Olhando para trás, pode-se dizer que o movimento dos caras-pintadas tinha consistência política? Mesmo quem participou, embora tome para si a façanha de ter
derrubado um presidente, admite: se muitos foram por consciência de que o país ia mal, outros se
juntaram porque as passeatas se
tornaram ponto de encontro. E
parecer politizado era tudo.
Cecília Lotufo tinha 17 anos
quando participou da primeira
grande manifestação contra o governo Collor, em 11 de agosto de
1992, em São Paulo. Com a palavra "Fora" escrita na testa, sua foto apareceria estampada na primeira página dos jornais no dia
seguinte. Logo se tornaria a "musa teen" do impeachment.

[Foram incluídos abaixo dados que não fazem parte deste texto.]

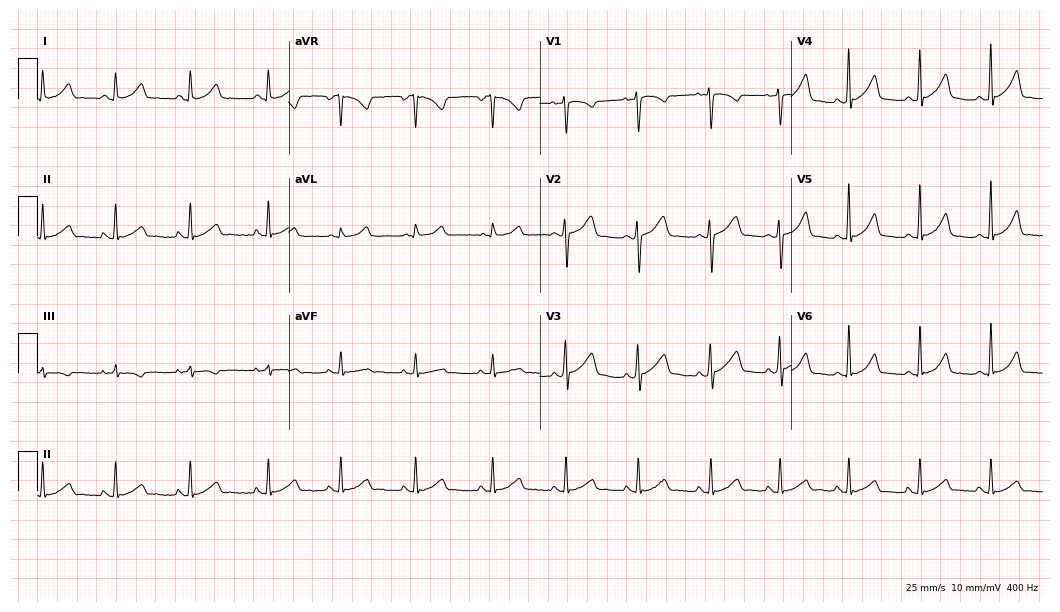
12-lead ECG from a 25-year-old woman. Labelled as a normal ECG.

"Havia, sim, muitos que iam
por modismo", acredita Cecília.
"Mas você chegava na passeata e
sentia uma energia muito forte,
porque era algo que vinha da base, não da estrutura do movimento estudantil. O papel da UNE
(União Nacional dos Estudantes)
foi mais organizacional."
Hoje, aos 27, após curta passagem pelo PT, Cecília atua numa
ONG que criou, a Kairós, ligada à
educação ambiental. "Descobri
que sou uma pessoa que gosta de
política, mas não do meio da política. Apesar de votar no Lula, sinto falta do que o partido era no começo. Era mais puro", critica.

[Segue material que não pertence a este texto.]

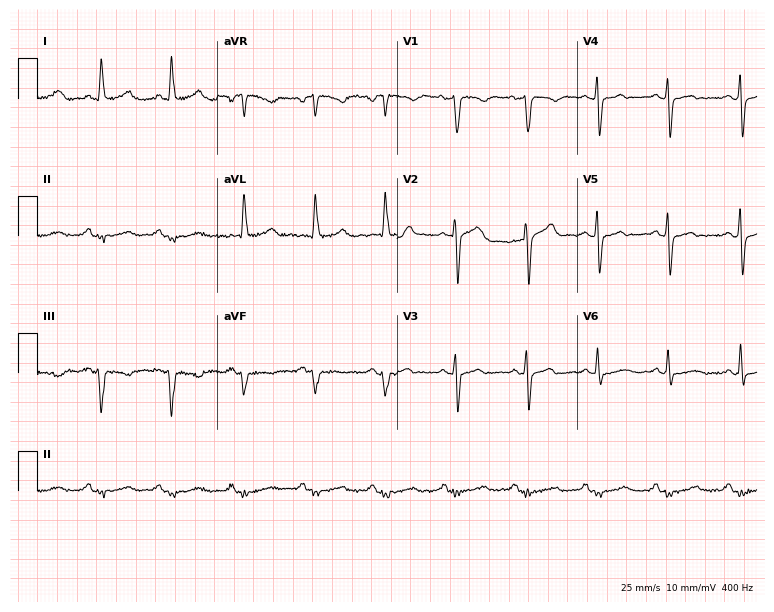
Resting 12-lead electrocardiogram (7.3-second recording at 400 Hz). Patient: a man, 81 years old. None of these six findings is recorded: first-degree AV block, right bundle branch block, left bundle branch block, sinus bradycardia, atrial fibrillation, sinus tachycardia. Findings outside these six are not listed.

Se Cecília era a musa, o "muso"
era o então presidente da UNE,
Lindberg Farias, então com 22
anos, chamado "Lindo-berg" em
coro nas passeatas pelas meninas.
Uma terceira musa também chamava a atenção, na TV: a atriz
Cláudia Abreu, a guerrilheira Heloísa da minissérie "Anos Rebeldes", de Gilberto Braga, na Globo.
Ninguém duvida que o sucesso
da minissérie foi uma influência
decisiva, assumida pelos próprios
líderes do movimento. "Nós soubemos utilizar a minissérie. Tanto
que o cartaz feito pela UNE para a
primeira manifestação dizia:
"Anos Rebeldes, Próximo Capítulo: Fora Collor'", conta Farias.
A música de abertura da ficção,
"Alegria, Alegria", de Caetano
Veloso, virou trilha sonora das
passeatas. O ex-presidente da
UNE diz que o secretário de governo de Collor, Jorge Bornhausen, teria chegado a comentar que
a minissérie tinha sido "um tiro
no pé" dado pelas Organizações
Globo. Bornhausen nega que tenha dito a frase.
O grande aliciador para os novos rebeldes seria uma certa glamurização da ficção televisiva às
manifestações. "É como se nós
quiséssemos copiar essa geração
anterior à nossa, que lutou muito
mais", diz Roberto Vinícius Zogbi, 27. Personal trainer e sócio de
academia em São Paulo, Zogbi diz
que o movimento não teve o papel de conscientizar sua geração.
"Eu mesmo só fui pensar nos problemas sociais do Brasil na faculdade, nas aulas de sociologia."
As manifestações pró-impeachment se tornariam uma opção de
programa. "Nas últimas, virou
moda. Quem não fosse, estava
por fora", reconhece um dos
coordenadores da União Brasileira dos Estudantes Secundaristas à
época, Antonio Parente, 34, hoje
vereador pelo PMDB em Cuiabá.
O estudante de administração
Rafael Cytrynowicz, 24, foi um
desses que foram pela farra: "E
também para tirar um pouco da
culpa que tinha, porque em 89 eu
era Collor roxo". Rafael é o exemplo dos que defendem que os caras-pintadas não deixaram marcas sobre essa geração: nunca militou num partido e confessa não
ter nenhuma atuação social.
"Quem ficou marcado pelo movimento foram as lideranças, não
os jovens que participaram", avalia José Luis Sanfelice, autor do livro "Militância Estudantil" (Cortez) e professor da Unicamp.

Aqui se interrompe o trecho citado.